What is alcohol intolerance?
You may notice that even after drinking a small amount of alcohol, you don’t feel great. Your skin feels warm, and you may be nauseous. These might be signs of alcohol intolerance, an inherited disorder. While there is no cure for this condition, avoiding alcohol helps you stay symptom-free.
Alcohol intolerance is an inherited metabolic disorder. Metabolic disorders affect your metabolism, the way your body converts and uses energy. An inherited metabolic disorder means you got this condition from your parents — they each passed down a mutated (changed) gene that resulted in this disorder. Even if your parents don’t have the condition, they can pass it to you.
Our bodies are full of enzymes, proteins that help break down food. Alcohol intolerance is a problem with the specific enzyme that helps your body metabolize alcohol. Even drinking a small amount of alcohol (ethanol) causes unpleasant symptoms. Your face may turn pink or red (alcohol flush) and feel warm.
How common is alcohol intolerance?
One study of 948 individuals found that 7.2% self-reported wine intolerance. It happened to women more than men (8.9% versus 5.2%). It is unclear if that number reflects the general population.

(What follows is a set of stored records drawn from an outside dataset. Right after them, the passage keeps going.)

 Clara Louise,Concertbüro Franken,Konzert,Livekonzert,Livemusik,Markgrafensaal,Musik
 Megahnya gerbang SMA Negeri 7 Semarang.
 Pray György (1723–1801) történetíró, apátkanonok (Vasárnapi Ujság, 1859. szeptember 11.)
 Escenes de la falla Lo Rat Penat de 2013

Is this condition the same as an alcohol allergy?
People often confuse alcohol intolerance with alcohol allergy, but they aren’t the same condition.
- Alcohol allergy: is an immune system response — your immune system overreacts to an ingredient in alcohol. You may be allergic to one of the substances in alcohol (a chemical, grain or preservative, such as sulfite).

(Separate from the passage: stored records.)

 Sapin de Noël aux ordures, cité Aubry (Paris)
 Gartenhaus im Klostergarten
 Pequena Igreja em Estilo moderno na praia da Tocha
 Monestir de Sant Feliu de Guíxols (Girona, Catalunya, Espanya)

- Alcohol intolerance: is a genetic, metabolic disorder of the digestive system. Your body doesn’t process alcohol the way it should.
The symptoms differ slightly. Both alcohol intolerance and an allergy can cause nausea. But the hallmark symptom of alcohol intolerance is flushing of the skin of the chest, neck, and face.

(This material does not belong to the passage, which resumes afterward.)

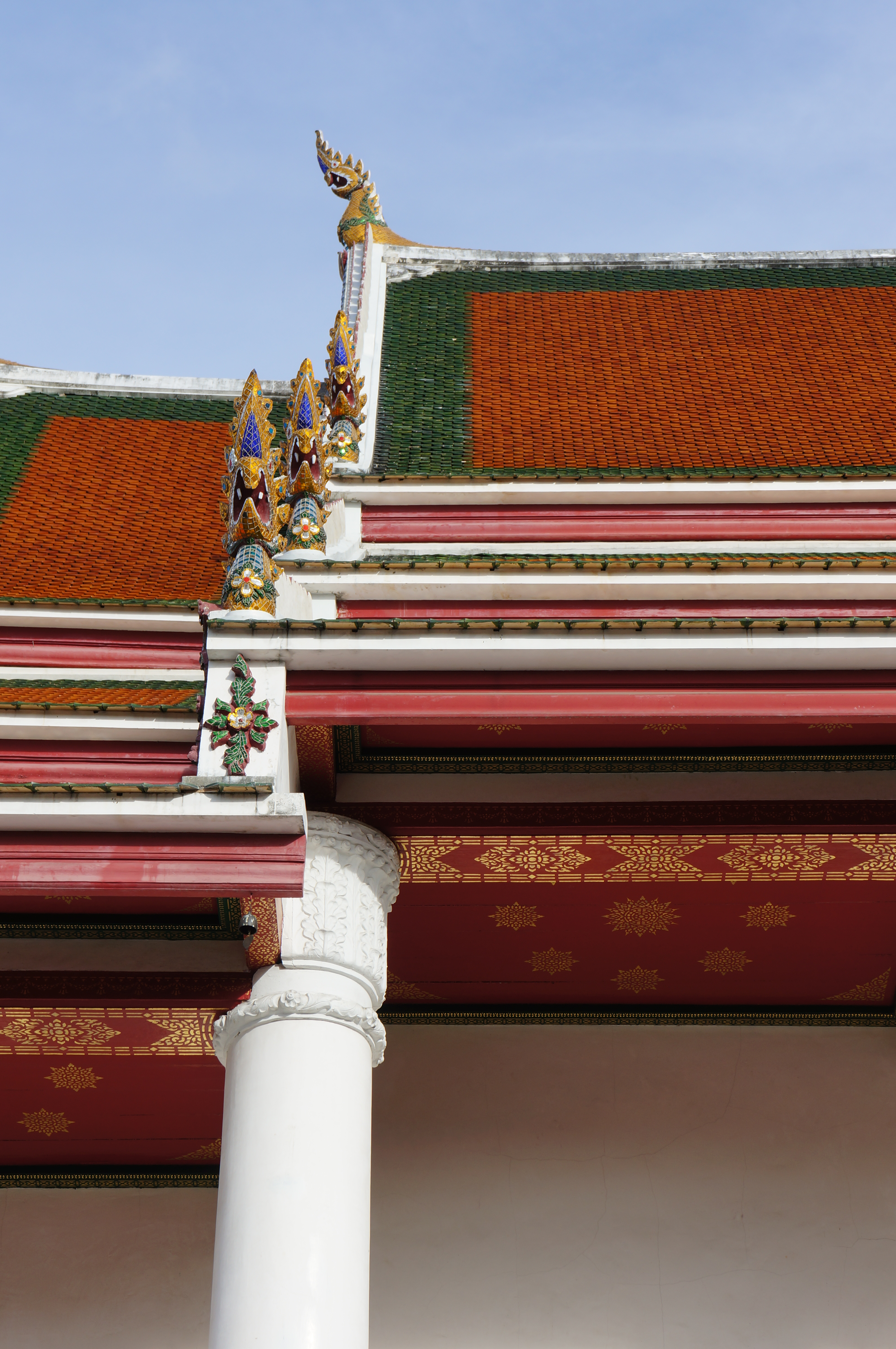 ตามแผนผังพื้นที่ตั้งวัดโดยสังเขปที่แนบมานี้ประวัติการสร้างวัดพื้นที่ตั้งวัดเป็นที่ราบลุ่มอาคารและเสนาสนะมีอุโบสถหลังเก่าสร้างในสมัยกรุงศรีอยุธยาตอนปลายราวพ.ศ.๒๓๐๐ไม่ปรากฏนามผู้สร้างสร้างด้วยการก่ออิฐฉาบปูนเรียบหลังคาชั้นเดียวมุงหลังคาด้วยกระเบื้องเกล็ดปลาซีเมนต์โครงหลังคาทำด้วยไม้สัก หน้าบันทำด้วยไม้สักไม่มีลายแบบตีชิดกัน ช่อฟ้าใบระกา หางหงปูนปั้น บัวปลายเสา คันทวย ทำแบบปูนปั้น บานประตูและหน้าต่างทำด้วยไม้สักแบบ โบราณบานละ๒ ข้างแบบมีอกเลา ไม่มีลายด้านหน้าอุโบสถมีเพิงลาดลง มีขนาด กว้าง ๑๐.๐๐ ม. ยาว ๒๑ ม. สูง ๑๒.๐๐ม.มีพระประธานอยู่ในอุโบสถสมัยอู่ทองหน้าหนุ่ม ปางสมาธิทำด้วยศิลาแลงไม่มีหลักฐานบ่งบอกว่าได้รับพระราชทานวิสุงคามสีมาครั้งแรกเมื่อใดบัดนี้ได้กลายเป็นวิหารโดยปริยายสำหรับอุโบสถหลังใหม่แบบจัตุรมุขกว้าง ๐๘.๐๐ เมตร ยาว ๒๙.๐๐ ม.หลังคาซ้อนกัน ๓ ชั้นเริ่มสร้างเมื่อ๒๕๑๘สร้าง พ.ศ. ๒๕๑๕ กุฏิสงฆ์มีจำนวน ๖ หลังหอสวดมนต์ทรงไทยโบราณหนึ่งหลัง กว้าง ๐๔.๕๐ ม. ยาว ๒๑.๐๐ ม.สร้างพ.ศ.๒๕๐๐ดำเนินการสร้างโดยหลวงพ่อเจ้าอาวาสรูปปัจจุบันคือ พระครูวิจิตรพัฒนาภรณสำหรับพระประธานปางสมาธินั้นเมื่อสร้างอุโสถหลังใหม่เสร็จแล้วหลวงพ่อเจ้าอาวาสได้อัญเชิญไปประดิษฐานที่อุโบสถจุตุรมุขหลังใหม่จนถึงปัจจุบัน วัดดอกไม้ สร้างในสมัยอยุธยาตอนปลายประมาณพ.ศ.๒๓๐๐ ไม่ทราบนามและประวัติผู้สร้าง นามวัดอาจบ่งบอกถึงนามผู้สร้างหรือไม่ก็บ่งบอกภูมิประเทศที่ตั้งวัด ซึ่งแต่เดิมเป็นสวนมาก่อนวัดดอกไม้ได้รับพระราชทานวิสุงคามสีมาครั้งหลังเมื่อ วันที่ ๒๓ มิถุนายนพ.ศ.๒๕๑๔

Symptoms of an alcohol allergy include rashes, itchiness, swelling, and severe stomach cramps. Allergy symptoms are often more painful and uncomfortable than alcohol intolerance symptoms. In rare cases, if untreated, an alcohol allergy can be life-threatening. If you have any unpleasant symptoms after drinking alcohol, see your healthcare provider. Your provider can help get to the bottom of your symptoms and recommend the best next steps.
Is this condition the same as being intoxicated?
No, alcohol intolerance is not the same as being alcohol-intoxicated or drunk. This condition doesn’t mean you become drunk faster or after drinking less alcohol. And the condition does not increase your blood alcohol level, either. Often, people with alcohol intolerance drink less, because the symptoms they experience are so unpleasant.
Who might have alcohol intolerance?
People of East Asian descent are more likely to have the inherited genetic mutation that causes alcohol intolerance, so they develop the condition at higher rates. Anyone can have an enzyme problem that causes this condition.
Causes for this condition
A genetic metabolic disorder causes alcohol intolerance. When most people ingest alcohol, which contains ethanol:
- An enzyme called alcohol dehydrogenase (ADH) helps metabolize (process) the ethanol.
- Your liver converts the ethanol to acetaldehyde, a substance that can cause cell damage.
- Another enzyme called aldehyde dehydrogenase 2 (ALDH2) helps convert acetaldehyde to acetic acid (vinegar), which is nontoxic.
In people with this condition, a genetic mutation (change) makes ALDH2 less active or inactive. As a result, your body can’t convert acetaldehyde to acetic acid. Acetaldehyde starts to build up in your blood and tissues, causing symptoms.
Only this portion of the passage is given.